FAMILY practice is a horizontal specialty, much like paediatrics and internal medicine, and shares large areas of content with other clinical disciplines. It incorporates this shared knowledge and utilises it in a unique way to deliver primary medical care. It draws most heavily on internal medicine, paediatrics, obstetrics and gynaecology, surgery, psychiatry and preventive medicine. This establishes a cohesive unit, combining the behavioural sciences with the traditional biological and clinical sciences.


The ABFP defines the family physician to be one who serves the public as a physician of first contact and as means of entry into the health care system; assumes responsibility for his patients' comprehensive and continuing health care, acts as coordinator of his patients' health services; and accepts responsibility for his patients; total health care, including the use of consultants, within the context of their environment, including the community and the family or comparable social unit. The family physician performs two major functions which may be related entirely to individual patients but usually concern the family as a group. They are primary assessment and continuing care.

Primary assessment refers to the patient presenting to the doctor with previously undifferentiated, unknown illnesses or symptoms. The task of the family physician is to decide upon the severity of these symptoms, their prognosis and the way in which they affect the person's socio-economic conditions. This is one of the most difficult aspects of family practice. Assessment is made not only upon the information the patient presents to the family physician but is also related to the family physician's knowledge of the patients environment, his family, his work, his past medical history, his pattern of behaviour and the culture of the neighbourhood. Thus the roots the doctor develops in his community become important. After this assessment, the management of the problem is discussed with the patient and a mutually acceptable course of action is agreed upon. The term continuing care, is based on the knowledge of the social background of the patients over many years and for the chronic sick. It also means that the long term problems of people which may persist for months, years and sometimes for a whole lifetime can be managed.
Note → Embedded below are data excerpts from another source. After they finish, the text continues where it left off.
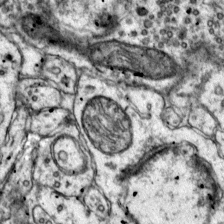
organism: Mouse
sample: Primary visual cortex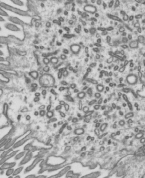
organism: Mouse
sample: Mouse epididymis efferent ductule cilia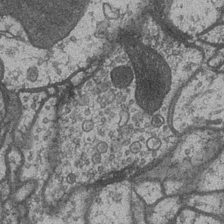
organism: Drosophila
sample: Optic medulla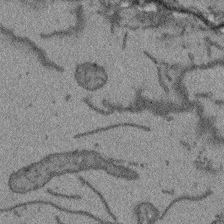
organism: Arabidopsis thaliana
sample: Root tip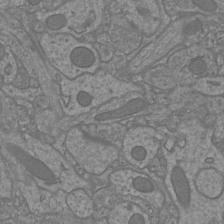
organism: Mouse
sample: Cortical neurons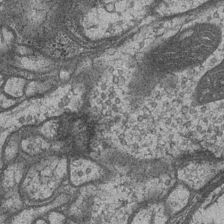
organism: Drosophila
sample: Optic medulla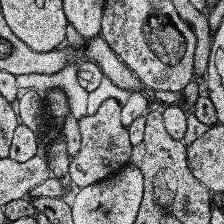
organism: Human
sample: Temporal Lobe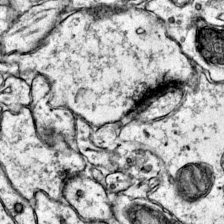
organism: Mouse
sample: Primary visual cortex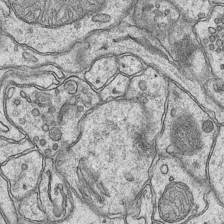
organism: Mouse
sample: CA1 Hippocampus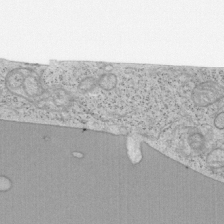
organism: Human
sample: HeLa cells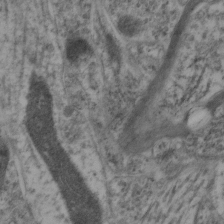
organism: Mouse
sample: Neocortex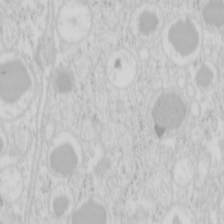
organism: Mouse
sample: Pancreas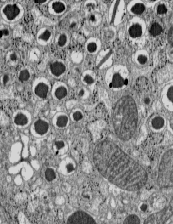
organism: C57BL Mouse
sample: Pancreatic islet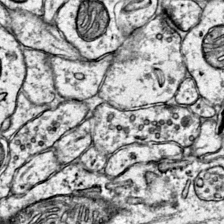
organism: Mouse
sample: Primary visual cortex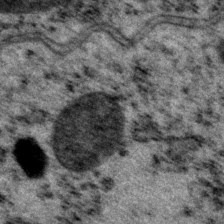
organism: P. pacificus
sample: Pharynx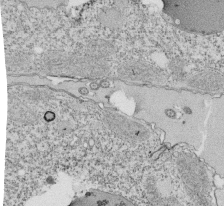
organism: Tetrahymena
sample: Cilia in tetrahymena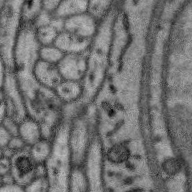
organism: Zebra finch
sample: Brain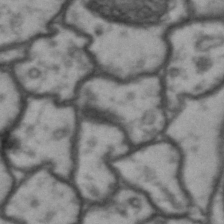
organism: Drosophila
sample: Brain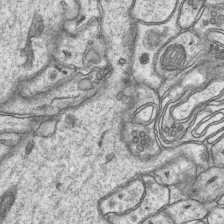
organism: Mouse
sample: CA1 Hippocampus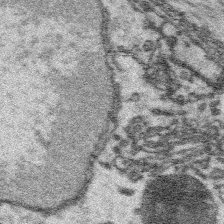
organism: Platynereis dumerilii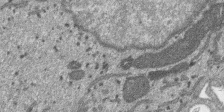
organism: Human
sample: Lung epithelial cells infected with SARS-CoV-2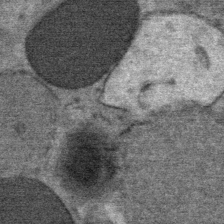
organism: Mouse
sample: Mouse Salivary gland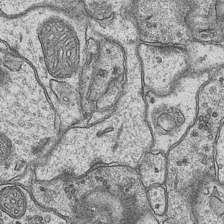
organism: Mouse
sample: CA1 Hippocampus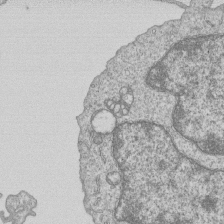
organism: Human
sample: MDA-MB-231 cells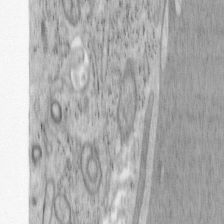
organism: Human
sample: HeLa cells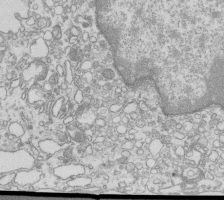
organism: Mouse
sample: Macrophages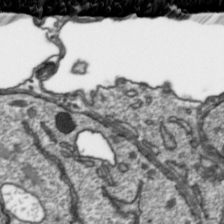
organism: Toxoplasma gondii
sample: Parasites in a vacuole inside a host cell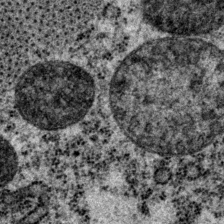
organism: P. pacificus
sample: Pharynx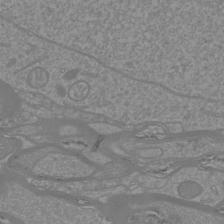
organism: Mouse
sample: Cortical neurons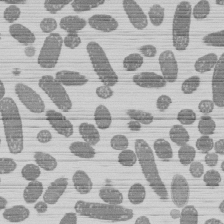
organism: E. coli
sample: Bacterial nucleoid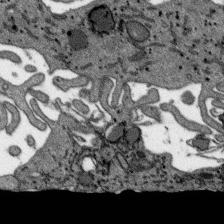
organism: Human
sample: Lung epithelial cells, uninfected (mock) control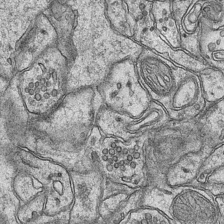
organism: Mouse
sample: CA1 Hippocampus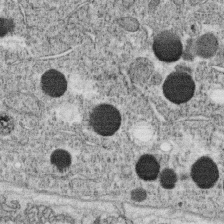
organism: C. elegans
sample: C. elegans oocyte; sperm cells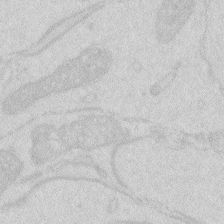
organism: Zebrafish
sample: Macrophage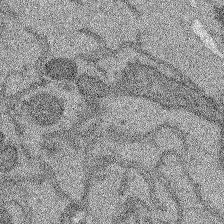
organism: Human
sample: HeLa cells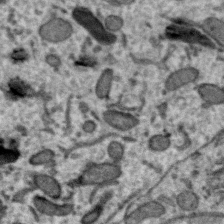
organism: Zebra finch
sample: Brain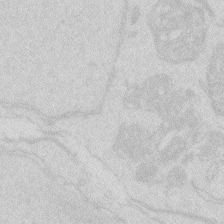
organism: Zebrafish
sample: Macrophage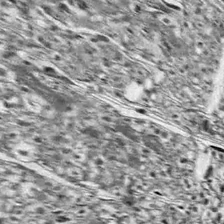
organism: Drosophila
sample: Optic lobe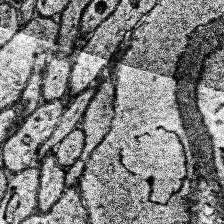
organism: Human
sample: Temporal Lobe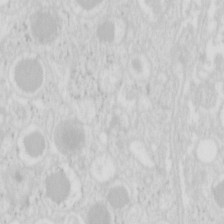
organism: Mouse
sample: Pancreas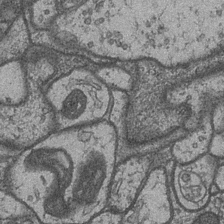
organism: Drosophila
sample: Optic medulla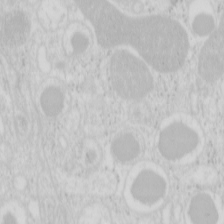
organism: Mouse
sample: Pancreas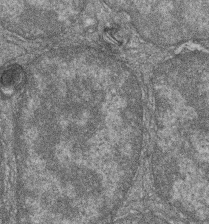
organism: Zebrafish
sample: Cilia; retinal pigment epithelium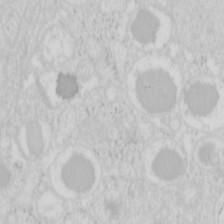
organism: Mouse
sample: Pancreas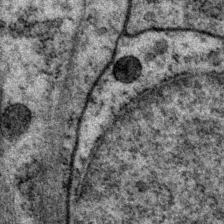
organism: P. pacificus
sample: Pharynx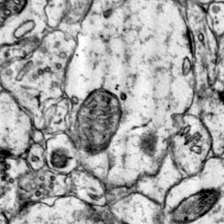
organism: Mouse
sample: Primary visual cortex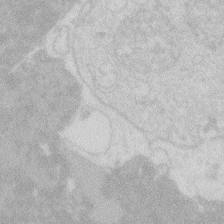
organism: Zebrafish
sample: Macrophage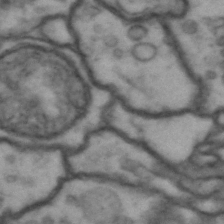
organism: Drosophila
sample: Brain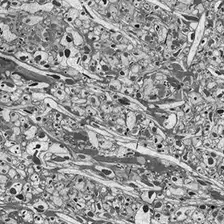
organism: Drosophila
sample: Optic lobe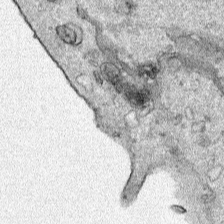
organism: Human
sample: Mitochondria in HCT116 cells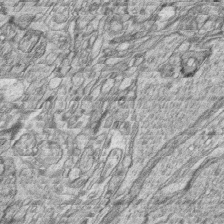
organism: Zebrafish
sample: synaptic ribbons in rod cells and cone cells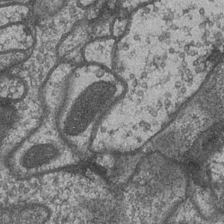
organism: Drosophila
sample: Optic medulla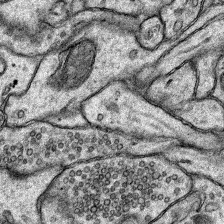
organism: Rat
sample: Hippocampus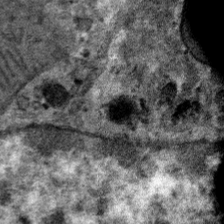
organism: Mouse
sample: Mouse hepatocytes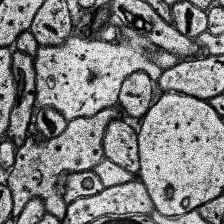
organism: Human
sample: Temporal Lobe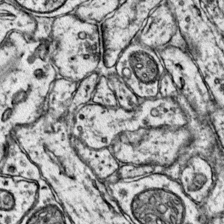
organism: Mouse
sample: Primary visual cortex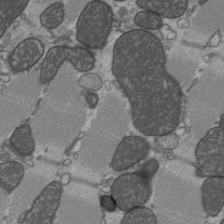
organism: C57BL Mouse
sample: Heart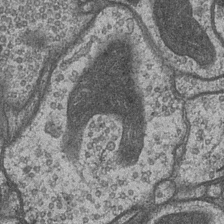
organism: Drosophila
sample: Optic medulla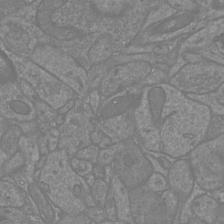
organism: Mouse
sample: Cortical neurons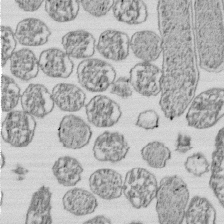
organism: E. coli
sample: Bacterial nucleoid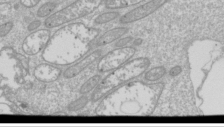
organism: Drosophila
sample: Cell division; meiosis; drosophila spermatocytes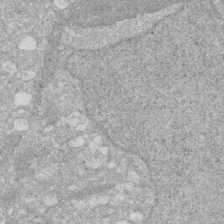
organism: Human
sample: HIV infected U937 cells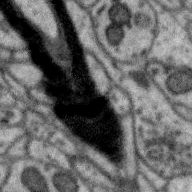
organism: Zebra finch
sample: Brain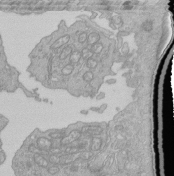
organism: Human
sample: Retinal organoid Rod and Cone cells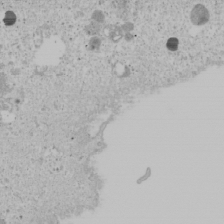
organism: Human
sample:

Why do patients see a doctor? All patients consult doctors for some reason. Yet, it is very common to hear doctors speaking of unnecessary consultations, and patients who waste their time. Evident in all such phrases is the feeling that there was no reason for the patient's visit to the doctor. The truth lies either in the doctor's inability to discover that reason or because the patient has not learnt how to use the doctor. In most cases, the fault lies more often with the doctor than the patient. Thus a patient goes to a doctor for two reasons — to obtain recognition of his sickness, and to seek help in order to get better.

IN conclusion, the role and function of the family physician was described by Sir Theodore Fox, Editor of The Lancet in these terms: "his essential characteristic... is that he is looking after people as people and not as problems. He is what our grandfathers called `my medical attendant' or `my personal physician' and his function is to meet what is really the primary medical need a person in difficulties wants, in the first place, the help of another person on whom he can rely as a friend. Someone with knowledge of what is feasible but also with good judgment on what is desirable in a particular circumstance and an understanding of what the circumstances are".